Let continual agues shake her loins.

Pour out Thine indignation upon her

And let Thy burning anger overtake her

… multiply her torments.

Give her the punishment her sin deserves.

Exclude her from Thy righteous mercy.

Let her be blotted from the Book of Life

And not be enrolled among the righteous!’

Fidelma blinked at the vehemence in the young girl’s voice and then tried to make light of the matter.

‘That is hardly an exact translation of Psalm 69,’ she observed.

‘But it worked, it worked! My curse worked!’ The girl’s voice had an hysterical edge to it. ‘She must have gone up on deck soon afterwards and been swept away by God’s vengeful hand.’

‘I think not,’ replied Fidelma dryly. ‘If there was any hand in it, it was a human hand.’

Sister Gorman regarded her for a moment and then had an abrupt change of emotion. There was suspicion in her eyes.

‘What do you mean?
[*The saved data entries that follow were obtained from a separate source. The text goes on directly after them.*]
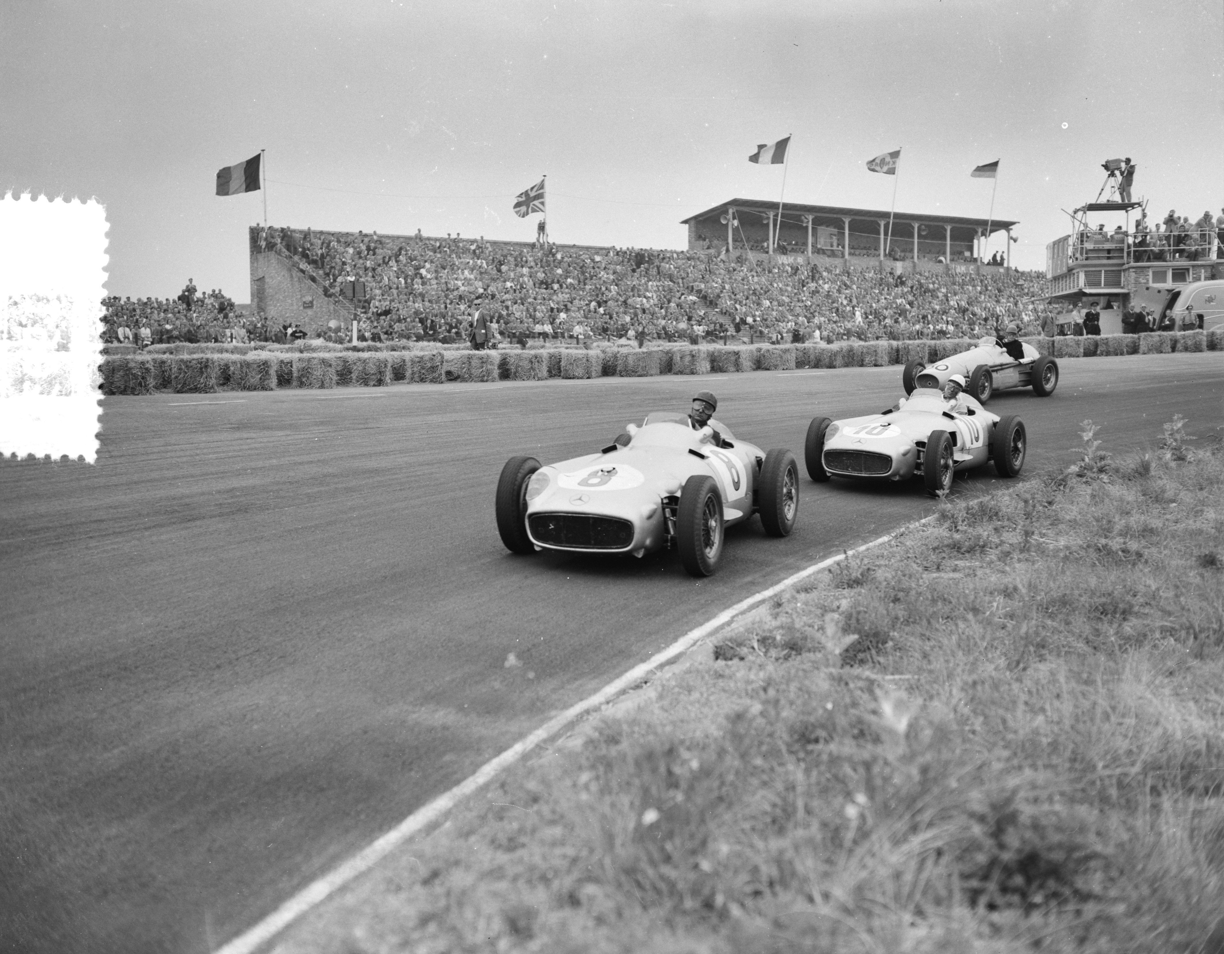 Collectie / Archief : Fotocollectie Anefo Reportage / Serie : [ onbekend ] Beschrijving : Grote Prijs van Nederland Zandvoort. Vooraan J. M. Fangio in Mercedes (de latere winnaar), daarachter teamcollega Stirling Moss Datum : 19 juni 1955 Locatie : Noord-Holland, Zandvoort Trefwoorden : auto's, sport Persoonsnaam : Fangio J.M., Moss, Stirling Instellingsnaam : Mercedes Fotograaf : Pot, Harry / Anefo Auteursrechthebbende : Nationaal Archief Materiaalsoort : Negatief (zwart/wit) Nummer archiefinventaris : bekijk toegang 2.24.01.04 Bestanddeelnummer : 907-1903
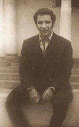 Luis Hernandez en la década de 1970. Lima - Perú.
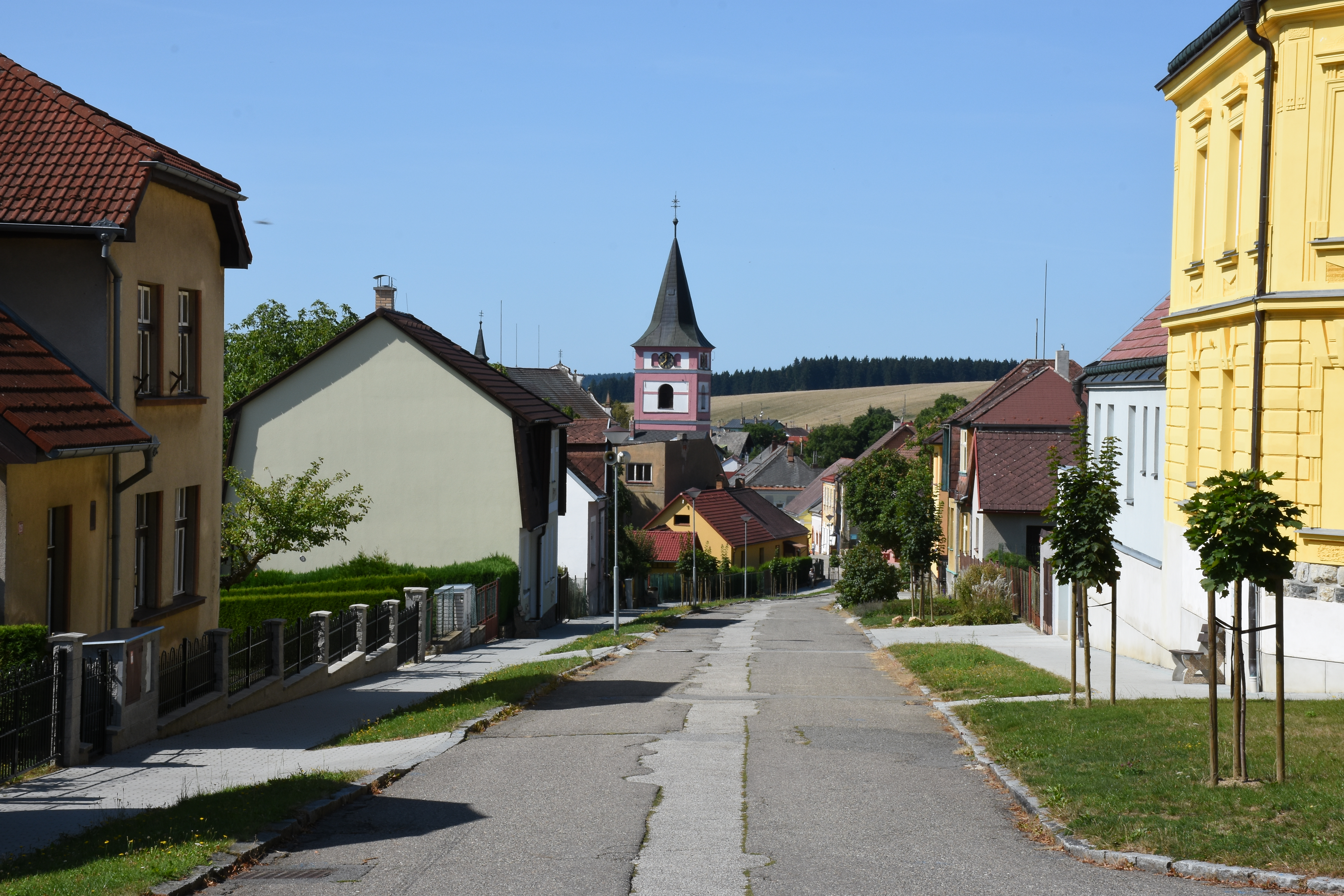 Černovice, okres Pelhřimov. Nádražní ulice, pohled k náměstí od východu směrem od nádraží.
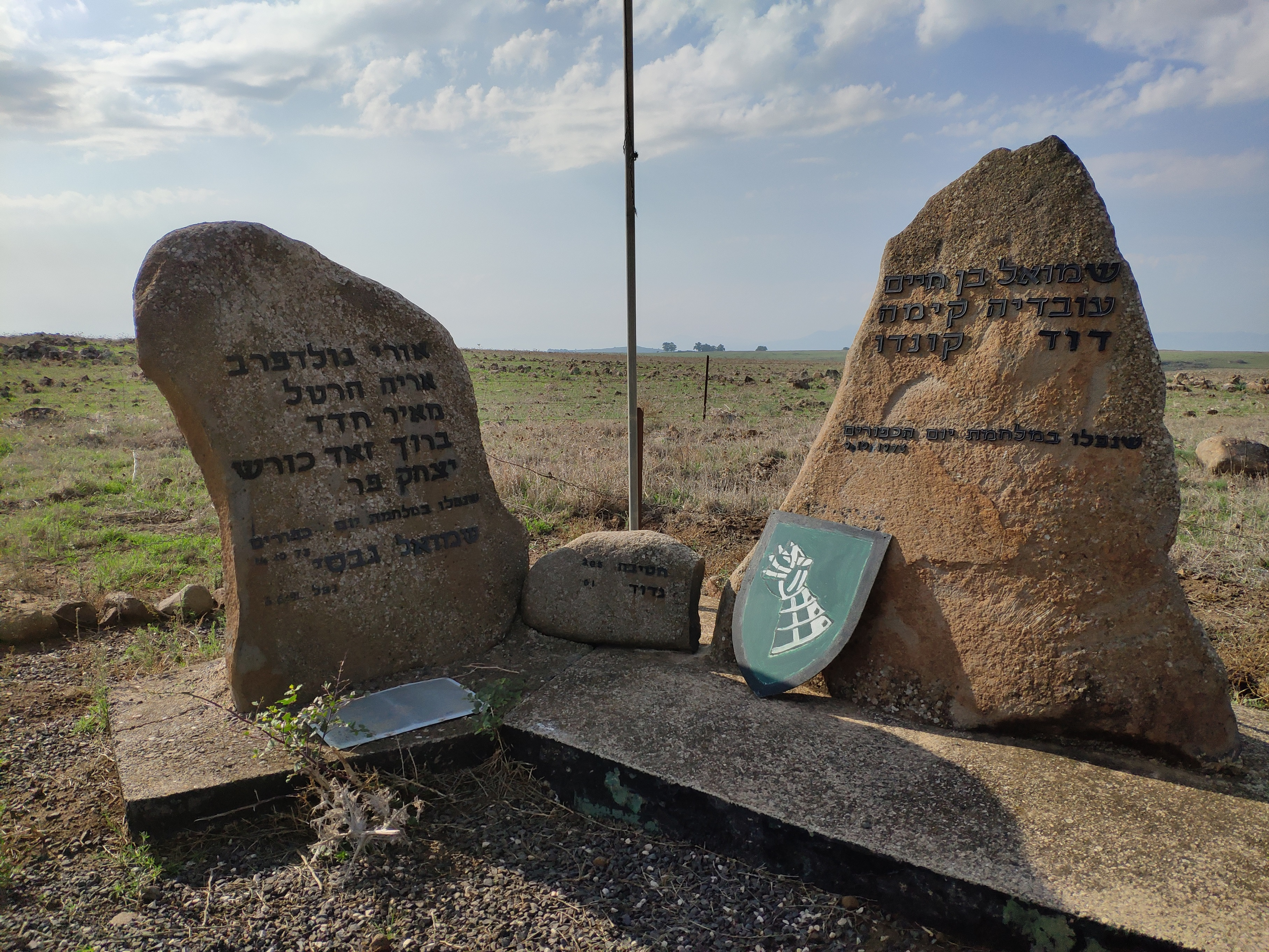 אנדרטה לזכר חללי גדוד 61 מחטיבה 205 במלחמת יום הכיפורים, על ציר המפלים (כביש 808).

I thought everyone said that she was swept overboard.’

Fidelma realised that she had let slip more than she had intended.

‘I merely meant that your curse and invocation were not responsible.’

Sister Gorman considered that for a moment.

‘But a curse is a terrible thing and I must atone for my sin. Yet I cannot do so by forgiving Sister Muirgel, nor by feeling guilt myself.’

‘Just tell me this, Sister Gorman,’ Fidelma said, beginning to feel irritable at the self-centred attitude of the girl and her attachment to abelief that one was responsible for Sister Muirgel’s death. ‘You say that you left your cabin about midnight?’

The girl inclined her head in agreement.